Director of Career Services Patricia Rose said that with the 12 schools at Penn, it would be unfair to stereotype people according to the school they are in.

“There are students in each of the schools who are good in quantitative skills, and some in soft skills,” Rose said. “Students in all schools would score highly on both those extremes.”

Most firms look to recruit a diverse mix of candidates, regardless of schools or stereotypes.

“For any candidate, we think about it across a number of different aspects — what their education experience has been, what their work experience has been and a lot of this factors into their resume and comes out in interview,” Joseph Puthenveetil, an associate at the Raine Group said. “We don’t bucket people necessarily into engineering school or Wharton.”

Regardless of undergraduate background, a firm administers the same training programs to all its employees.
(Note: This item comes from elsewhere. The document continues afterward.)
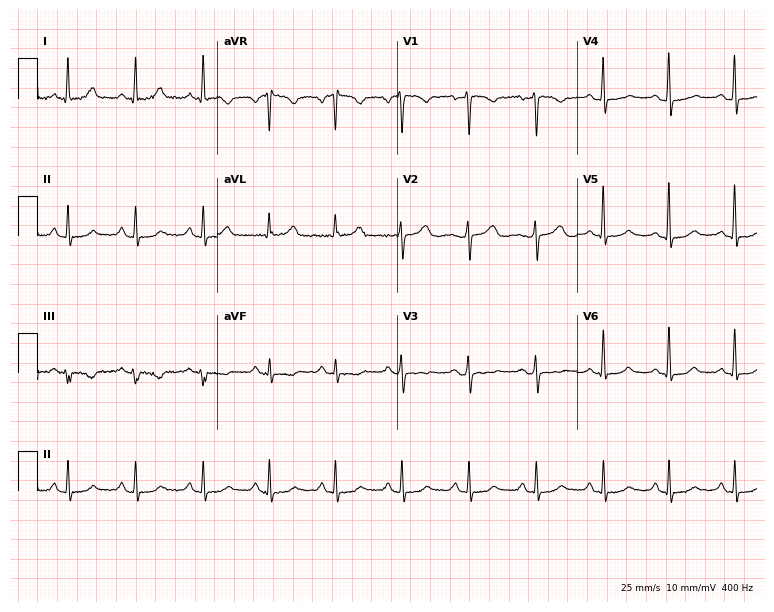
12-lead ECG from a 42-year-old female patient. No first-degree AV block, right bundle branch block (RBBB), left bundle branch block (LBBB), sinus bradycardia, atrial fibrillation (AF) or sinus tachycardia recorded for this tracing. Other findings, if any, are not listed.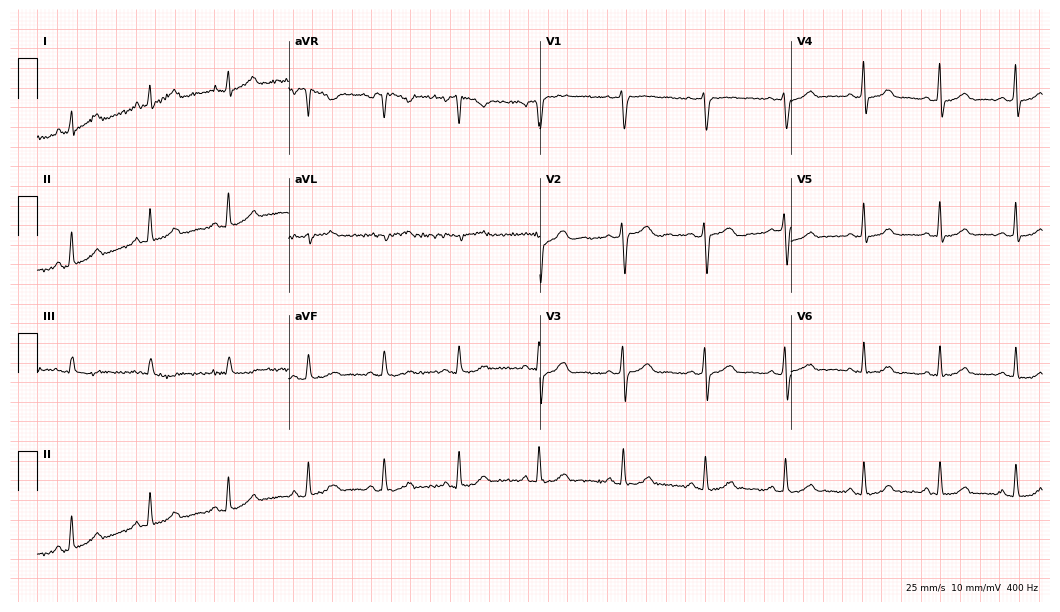
ECG — a woman, 43 years old. Labelled as a normal ECG.

This allows them to employ candidates with a wide range of skill sets.

“We give training to all newly hired employees,” Jillian Gray, a New York recruiting associate at Bain & Company, said. “This evens the playing field, so everyone’s on the same page.”

However, students with different backgrounds might have different experiences once they are working or interning at the company.

“I would sometimes get jokes — like, if there is a computer problem, they would call me,” said Engineering and Wharton junior Frederick Abiprabowo, who plans to graduate in December 2013. He studies computer science and interned at a bank over the summer. “I was known as being their very own internal tech guy in the office.”

Abiprabowo said among his intern class of business students, he was the only one who was also studying computer science.

However, Abiprabowo said that the jokes were in good humour, and that recruiters “don’t really differentiate between schools.” This openness to all types of candidates is mainly dependent on the type of firms and the recruiting style of a particular field.

“It depends on the position they are applying to — we have a technology position, so the applicants there tend to be more engineers rather than Wharton or College students,” said a recruiter at a top consulting firm who has interviewed Penn students for the past few years. “For our analyst position, more Wharton students would apply there.”

Engineering and Wharton junior Kevin Zhao said that while stereotypes are prevalent on campus, he personally believes that “they are just not true.”

“Just having conversations over dinner, I can tell that different students from every school have distinct interests outside of their courses,” Zhao said.

However, Zhao said there may be a belief that financial services companies only recruit a specific type of student, whereas newer tech-based companies are more flexible.

Ultimately, it’s in the interview that students have a chance to go beyond the resume, regardless of stereotypes.

“In the room, you’re going to have the sufficient problem-solving and communication skills and teamwork skills to convince the recruiter that you would be a good hire,” Rose said.